● YOUR GOAL
When you copy the records, keep every word exact and leave the pictures out.
+ + + + +
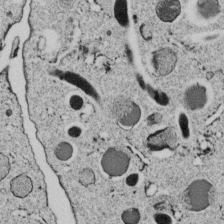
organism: C. elegans
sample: C. elegans embryo early stage
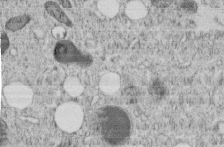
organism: C. elegans
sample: C. elegans embryo early stage
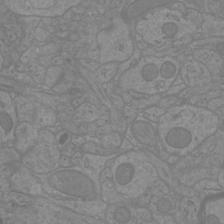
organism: Mouse
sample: Cortical neurons
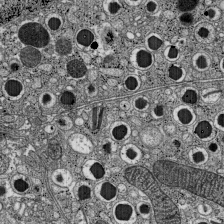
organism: C57BL Mouse
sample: Pancreatic islet
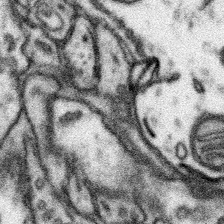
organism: Mouse
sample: Somatosensory cortex neuropil
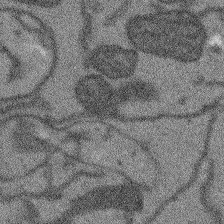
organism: Arabidopsis thaliana
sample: Root tip
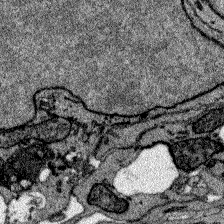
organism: Zebrafish
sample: Larval olfactory bulb
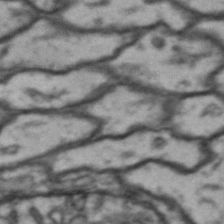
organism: Drosophila
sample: Brain
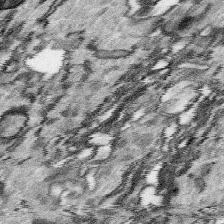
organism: Human
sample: HeLa cells
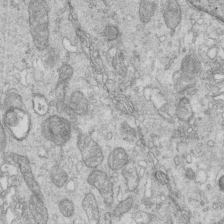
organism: Mouse
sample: Multiciliated cells
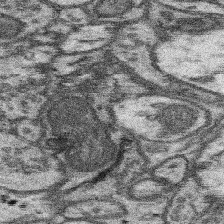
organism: Mouse
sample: Somatosensory cortex neuropil
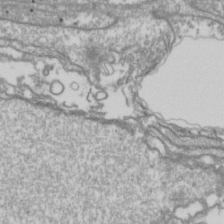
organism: Drosophila
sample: Cell division; meiosis; drosophila spermatocytes
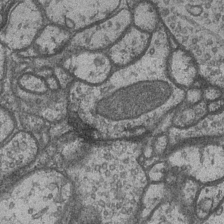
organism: Drosophila
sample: Optic medulla
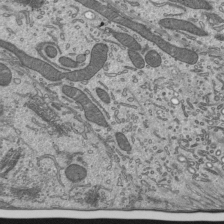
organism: Mouse
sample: Mouse epididymis efferent ductule cilia
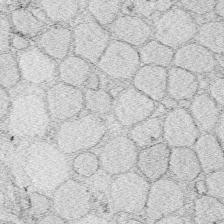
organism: Zebrafish
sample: Whole-Brain
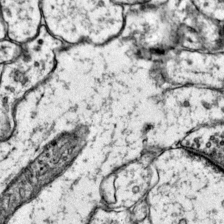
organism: Mouse
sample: Primary visual cortex
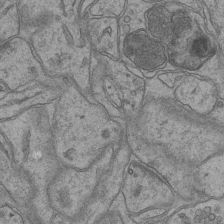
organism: Mouse
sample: CA1 Hippocampus
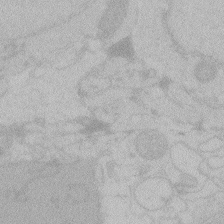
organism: Zebrafish
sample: Macrophage infected with Toxoplasma gondii
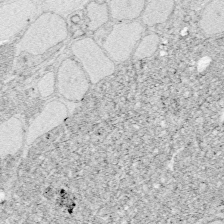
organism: Zebrafish
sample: Whole-Brain
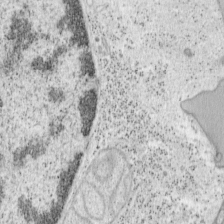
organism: Mouse
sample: OT-I killer T cells with ID8 ovarian cancer cells
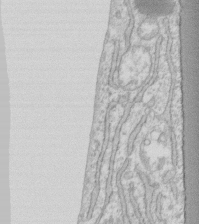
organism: Human
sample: Fibroblast cells
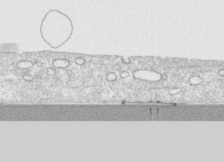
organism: Human
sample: CRL-1474
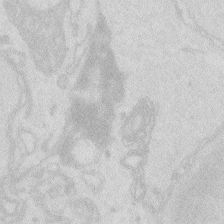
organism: Zebrafish
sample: Macrophage
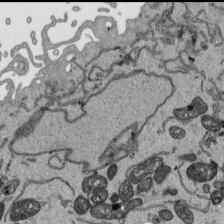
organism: Human
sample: Mitochondria in HCT116 cells
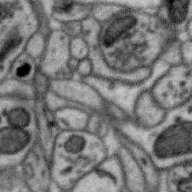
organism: Zebra finch
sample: Brain
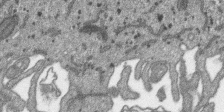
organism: Human
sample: Lung epithelial cells infected with SARS-CoV-2
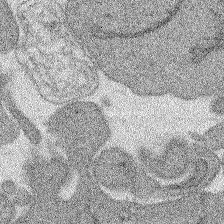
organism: Human
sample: HeLa cells
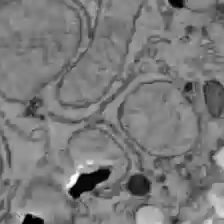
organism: C57BL Mouse
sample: Liver
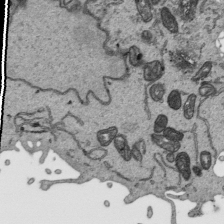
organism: Human
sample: Mitochondria in HCT116 cells
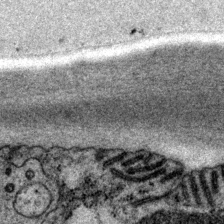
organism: P. pacificus
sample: Pharynx
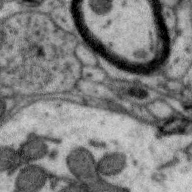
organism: Zebra finch
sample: Brain
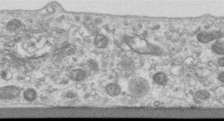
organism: Human
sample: Centriole in RPE cells
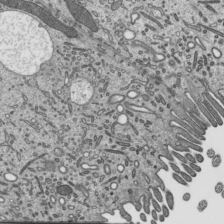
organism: Mouse
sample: Mouse epididymis efferent ductule cilia
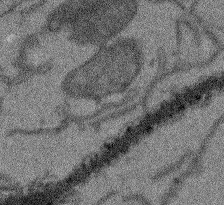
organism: Arabidopsis thaliana
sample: Root tip
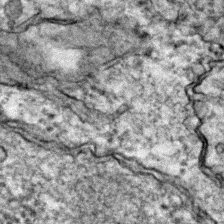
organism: Zebrafish
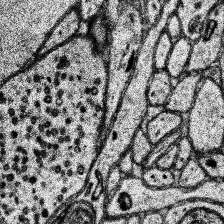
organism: Human
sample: Temporal Lobe
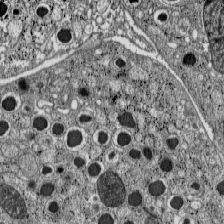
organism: C57BL Mouse
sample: Pancreatic islet
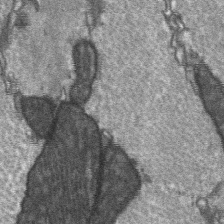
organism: C57BL Mouse
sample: Soleus
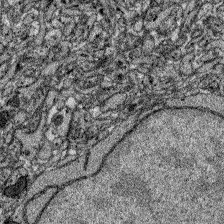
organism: Zebrafish
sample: Larval olfactory bulb
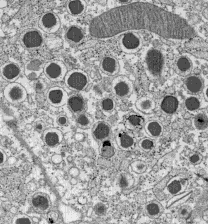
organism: C57BL Mouse
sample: Pancreatic islet
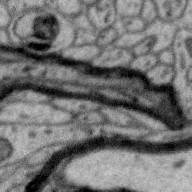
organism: Zebra finch
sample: Brain
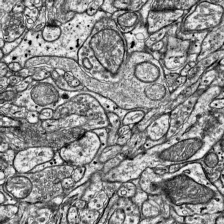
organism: Mouse
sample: Visual Cortex
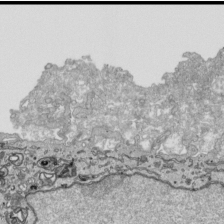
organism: Human
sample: Mitochondria in HCT116 cells
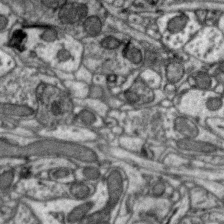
+ + + + +
● WRITTEN ANSWER
organism: C. elegans
sample: C. elegans embryo early stage
organism: C. elegans
sample: C. elegans embryo early stage
organism: Mouse
sample: Cortical neurons
organism: C57BL Mouse
sample: Pancreatic islet
organism: Mouse
sample: Somatosensory cortex neuropil
organism: Arabidopsis thaliana
sample: Root tip
organism: Zebrafish
sample: Larval olfactory bulb
organism: Drosophila
sample: Brain
organism: Human
sample: HeLa cells
organism: Mouse
sample: Multiciliated cells
organism: Mouse
sample: Somatosensory cortex neuropil
organism: Drosophila
sample: Cell division; meiosis; drosophila spermatocytes
organism: Drosophila
sample: Optic medulla
organism: Mouse
sample: Mouse epididymis efferent ductule cilia
organism: Zebrafish
sample: Whole-Brain
organism: Mouse
sample: Primary visual cortex
organism: Mouse
sample: CA1 Hippocampus
organism: Zebrafish
sample: Macrophage infected with Toxoplasma gondii
organism: Zebrafish
sample: Whole-Brain
organism: Mouse
sample: OT-I killer T cells with ID8 ovarian cancer cells
organism: Human
sample: Fibroblast cells
organism: Human
sample: CRL-1474
organism: Zebrafish
sample: Macrophage
organism: Human
sample: Mitochondria in HCT116 cells
organism: Zebra finch
sample: Brain
organism: Human
sample: Lung epithelial cells infected with SARS-CoV-2
organism: Human
sample: HeLa cells
organism: C57BL Mouse
sample: Liver
organism: Human
sample: Mitochondria in HCT116 cells
organism: P. pacificus
sample: Pharynx
organism: Zebra finch
sample: Brain
organism: Human
sample: Centriole in RPE cells
organism: Mouse
sample: Mouse epididymis efferent ductule cilia
organism: Arabidopsis thaliana
sample: Root tip
organism: Zebrafish
organism: Human
sample: Temporal Lobe
organism: C57BL Mouse
sample: Pancreatic islet
organism: C57BL Mouse
sample: Soleus
organism: Zebrafish
sample: Larval olfactory bulb
organism: C57BL Mouse
sample: Pancreatic islet
organism: Zebra finch
sample: Brain
organism: Mouse
sample: Visual Cortex
organism: Human
sample: Mitochondria in HCT116 cells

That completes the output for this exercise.